The Stan program in the notebook you are copying from is not that great, although it does initialize for me in rstan after I made some changes. Not sure if it would have initialized without the changes, but I didn’t want to find out.
data {
int<lower=0> n_cust; //number of customers
vector<lower=0>[n_cust] x;
vector<lower=0>[n_cust] tx;
vector<lower=0>[n_cust] T;
}
parameters{
// vectors of lambda and mu for each customer.
// Here I apply limits between 0 and 1 for each
// parameter. A value of lambda or mu > 1.0 is unphysical
// since you don't enough time resolution to go less than
// 1 time unit.
vector <lower=0,upper=1.0>[n_cust] lambda;
vector <lower=0,upper=1.0>[n_cust] mu;
// parameters of the prior distributions : r, alpha, s, beta.
// for both lambda and mu
real <lower=0> r;
real <lower=0> alpha;
real <lower=0> s;
real <lower=0> beta;
}
model {
// temporary variables :
vector[n_cust] log_lambda = log(lambda);
vector[n_cust] mu_lambda = mu + lambda;
vector[n_cust] log_mu_lambda = log(mu_lambda);
vector[n_cust] like1 = x .* log_lambda + log(mu) - log_mu_lambda - tx .* mu_lambda;
vector[n_cust] like2 = (x + 1) .* log_lambda - log_mu_lambda - T .* mu_lambda;
// Here we increment the log probability density (target) accordingly
for (n in 1:n_cust) target += log_sum_exp(like1[n], like2[n]);
// Establishing hyperpriors on parameters r, alpha, s, and beta.
r ~ normal(0.5, 0.1);
alpha ~ normal(10, 1);
s ~ normal(0.5, 0.1);
beta ~ normal(10, 1);
// Establishing the Prior Distributions for lambda and mu :
lambda ~ gamma(r, alpha);
mu ~ gamma(s, beta);
}
Thanks for both of your help. I was originally printing the temporary values and removing records in the dataset which were causing the problem and was able to successfully run the original code.

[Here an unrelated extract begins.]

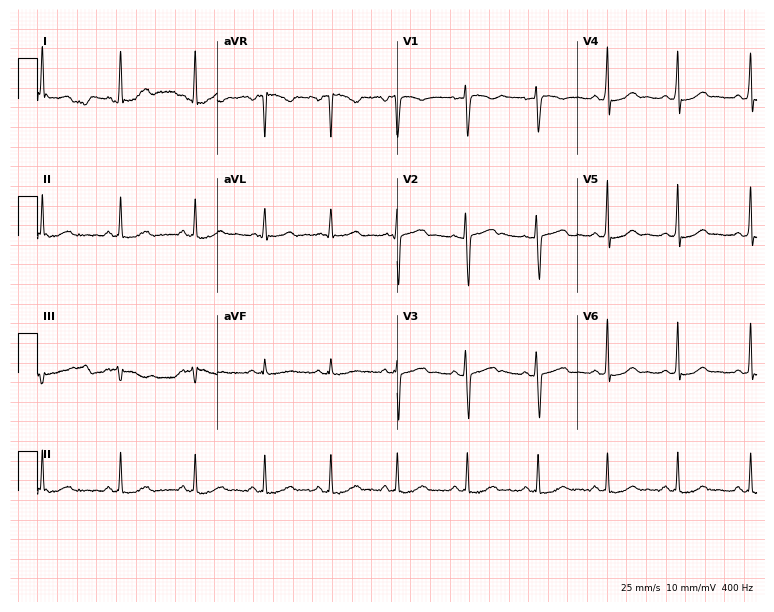
12-lead ECG from a female patient, 40 years old (7.3-second recording at 400 Hz). Recorded interpretation: within normal limits.

With the change that @bgoodri suggested it works for all records. Can you help clarify why it works when we update probability one record at a time rather than the entire dataset as in the original code.
log_sum_exp(a, b) is numerically accurate and log(exp(a) + exp(b)) is numerically unaccurate and prone to overflow. Even still, it hits the maximum treedepth, does not converge, and is not a great example to learn from.
This model is based on the note from Dr Fader and Dr Hardie. I believe this is also the model by Abe (2009).
What I notice is that Stan is unable to converge when using Gamma distribution for heterogeneity on lambda and mu, and I have tried this original formulation for over a month. But it works really well when replacing it with lognormal distribution.